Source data
-=-=-=-=-
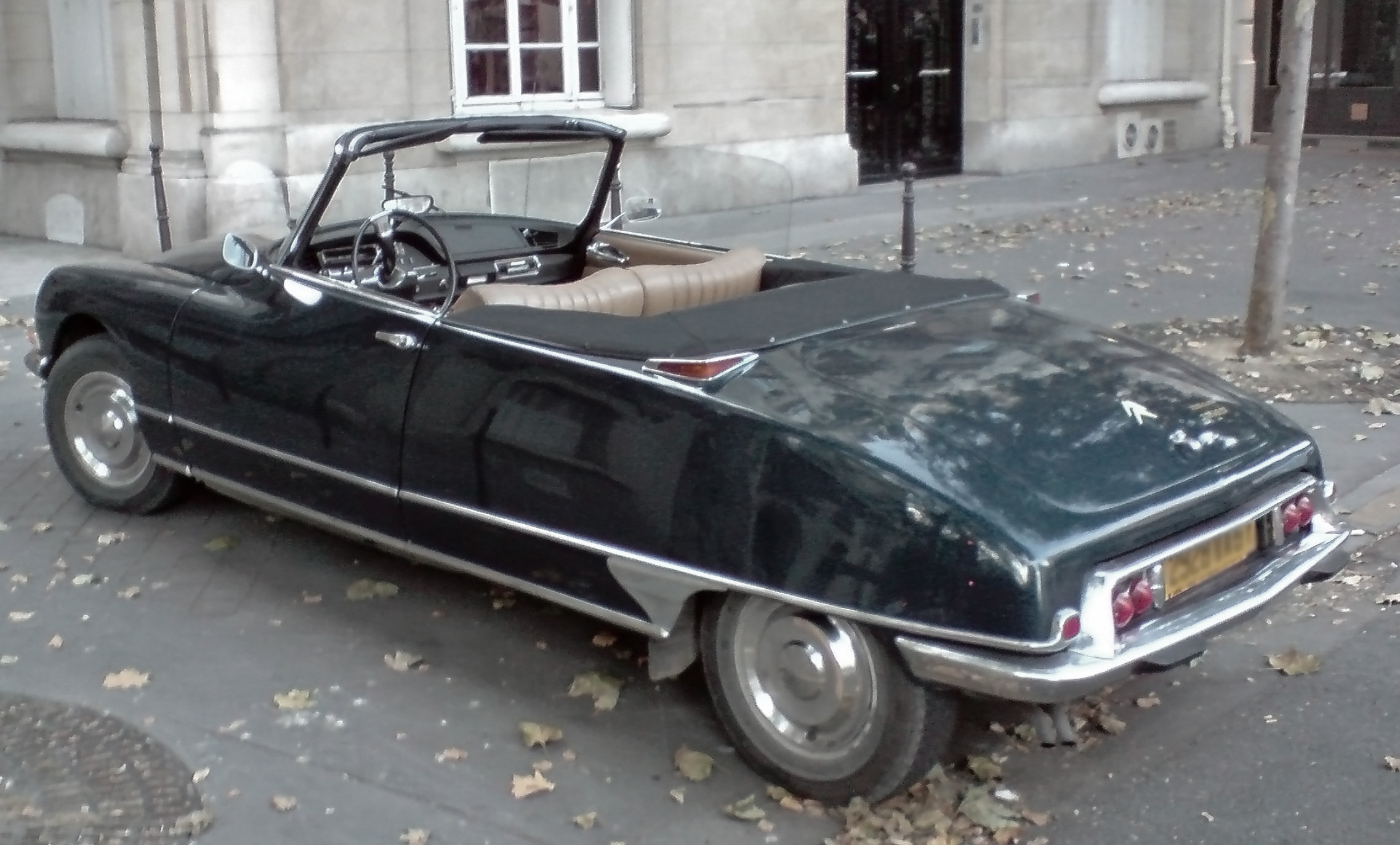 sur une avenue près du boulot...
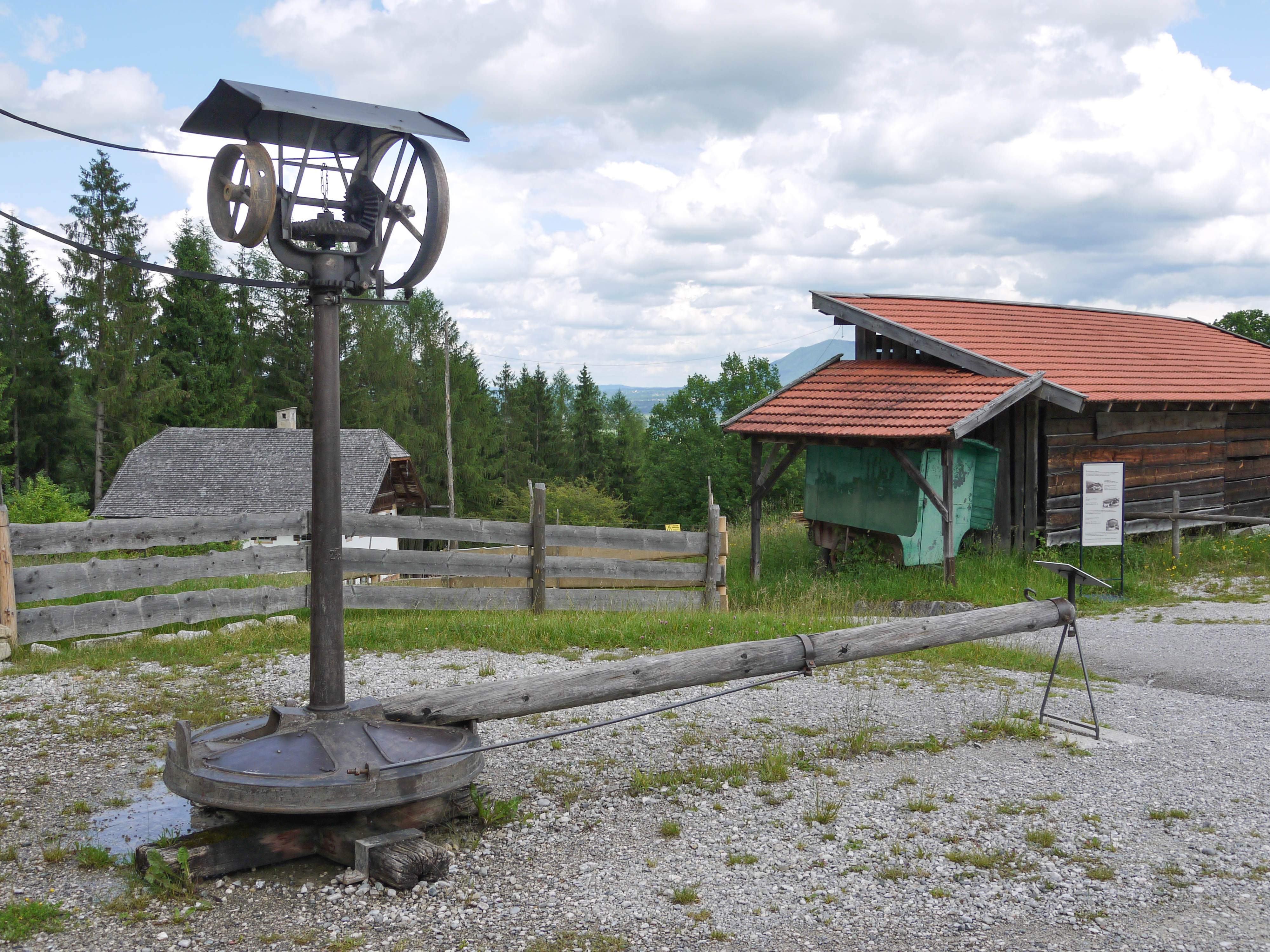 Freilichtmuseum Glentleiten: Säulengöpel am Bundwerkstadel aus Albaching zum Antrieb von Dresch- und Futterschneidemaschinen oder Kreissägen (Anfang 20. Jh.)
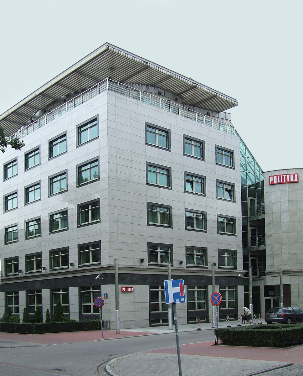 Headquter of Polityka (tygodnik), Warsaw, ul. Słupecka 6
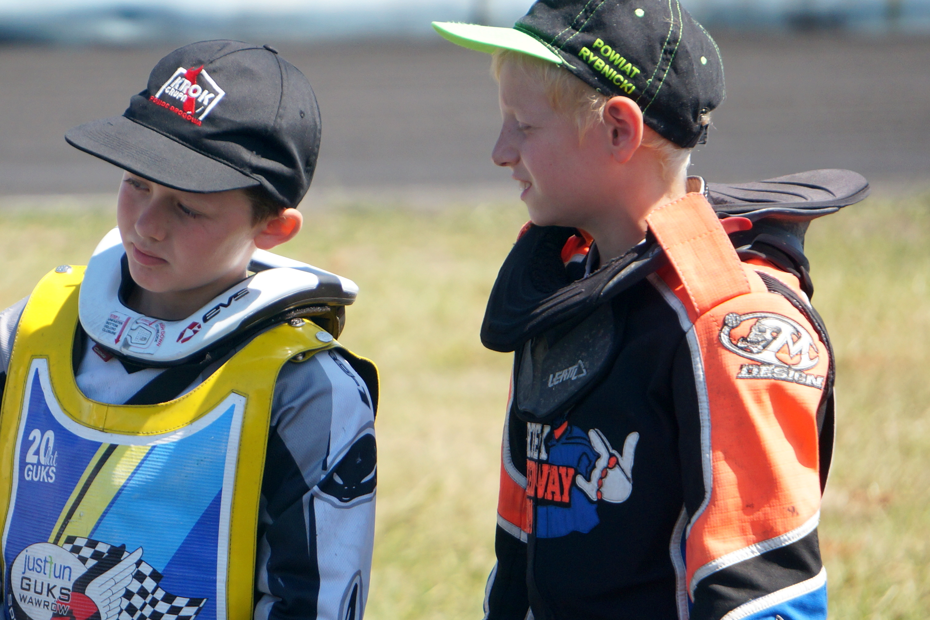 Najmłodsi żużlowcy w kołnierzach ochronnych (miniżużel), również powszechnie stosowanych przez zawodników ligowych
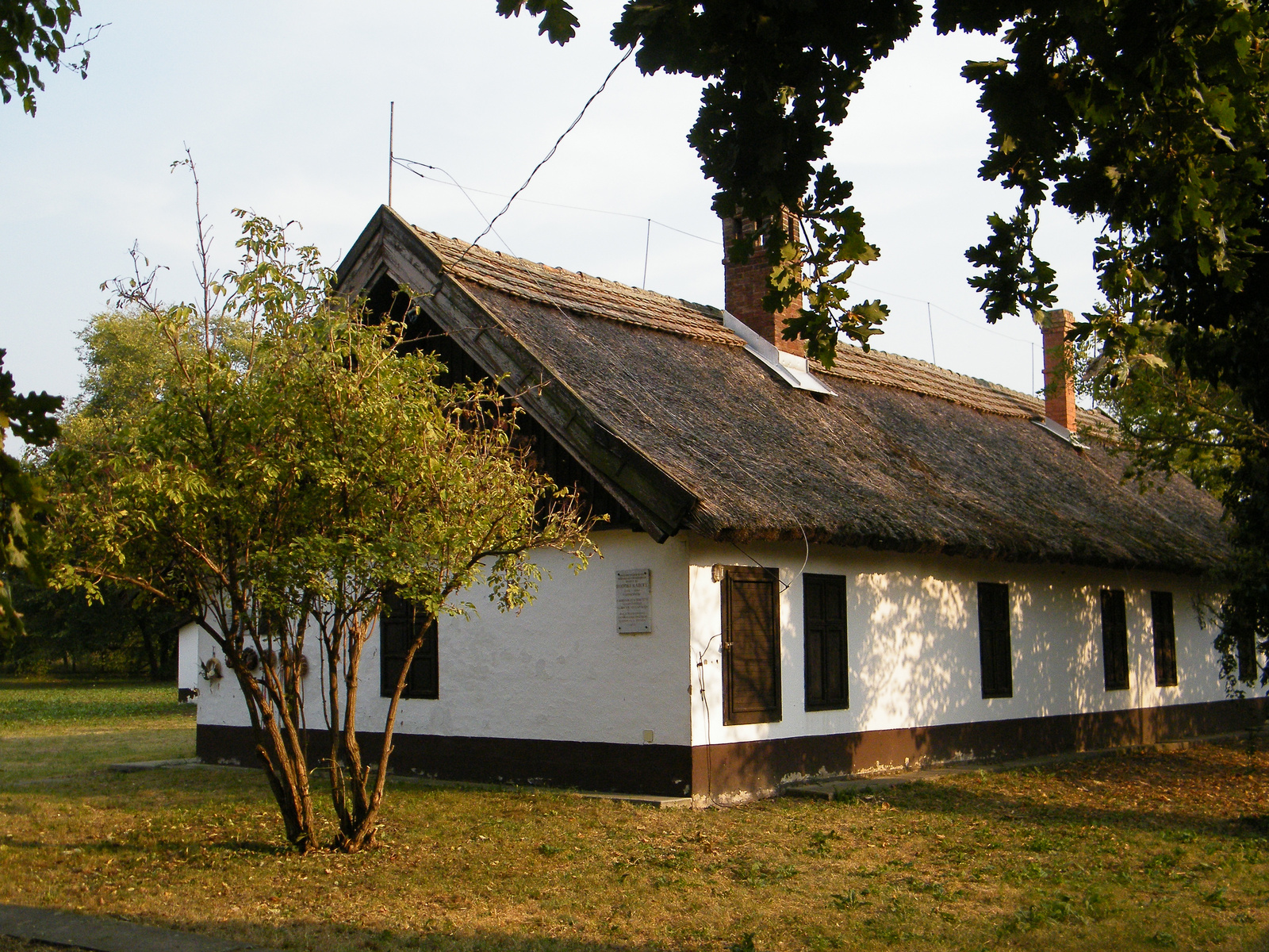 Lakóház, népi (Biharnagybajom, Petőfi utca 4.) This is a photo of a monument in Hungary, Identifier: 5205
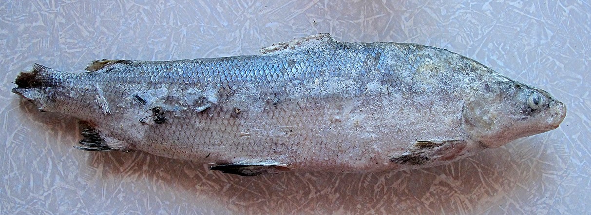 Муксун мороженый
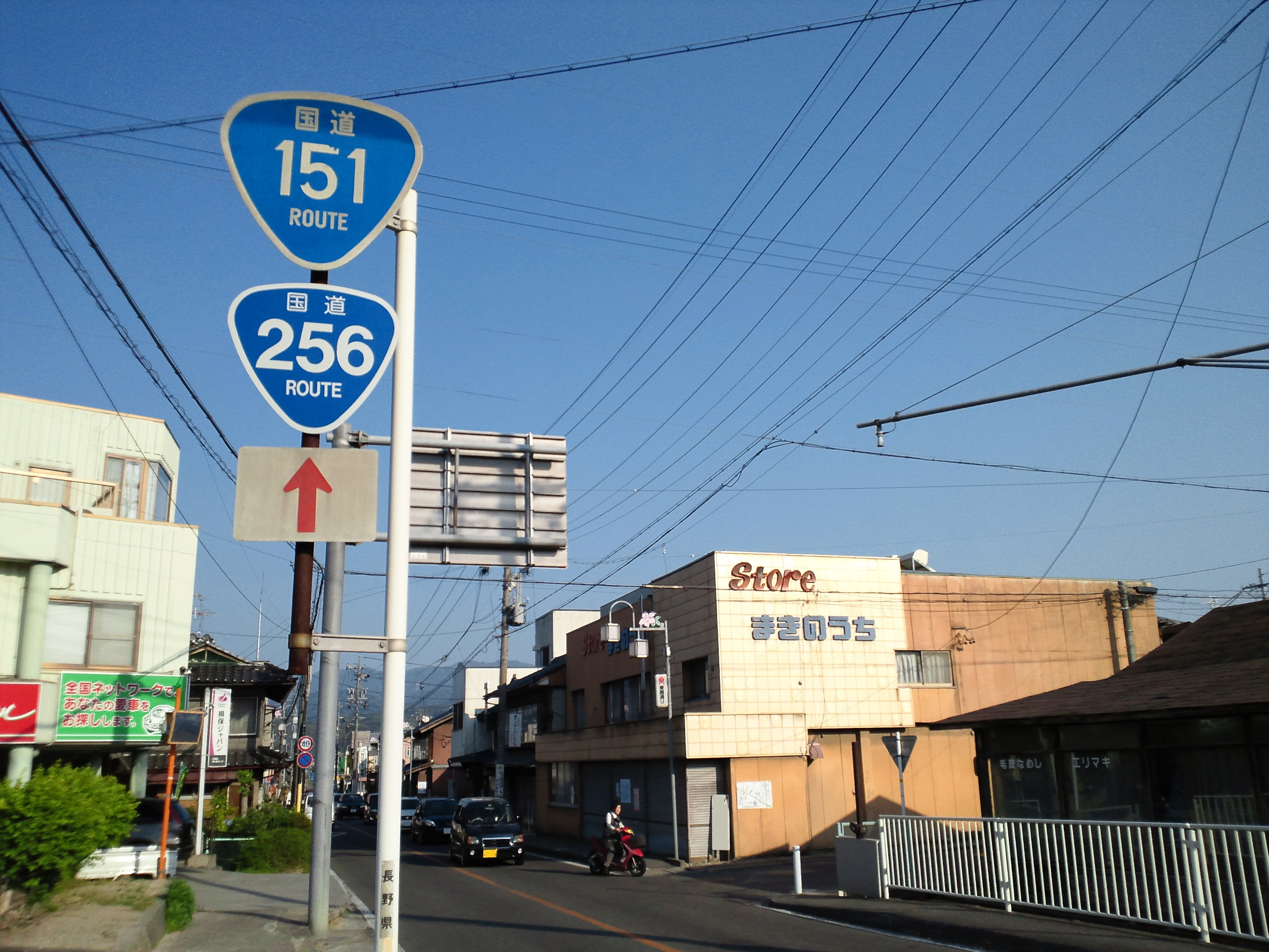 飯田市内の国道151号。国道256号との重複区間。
-=-=-=-=-
Problem details: Repeat the entries exactly and keep the pictures out of the copy.

Response box:
 sur une avenue près du boulot...
 Freilichtmuseum Glentleiten: Säulengöpel am Bundwerkstadel aus Albaching zum Antrieb von Dresch- und Futterschneidemaschinen oder Kreissägen (Anfang 20. Jh.)
 Headquter of Polityka (tygodnik), Warsaw, ul. Słupecka 6
 Najmłodsi żużlowcy w kołnierzach ochronnych (miniżużel), również powszechnie stosowanych przez zawodników ligowych
 Lakóház, népi (Biharnagybajom, Petőfi utca 4.) This is a photo of a monument in Hungary, Identifier: 5205
 Муксун мороженый
 飯田市内の国道151号。国道256号との重複区間。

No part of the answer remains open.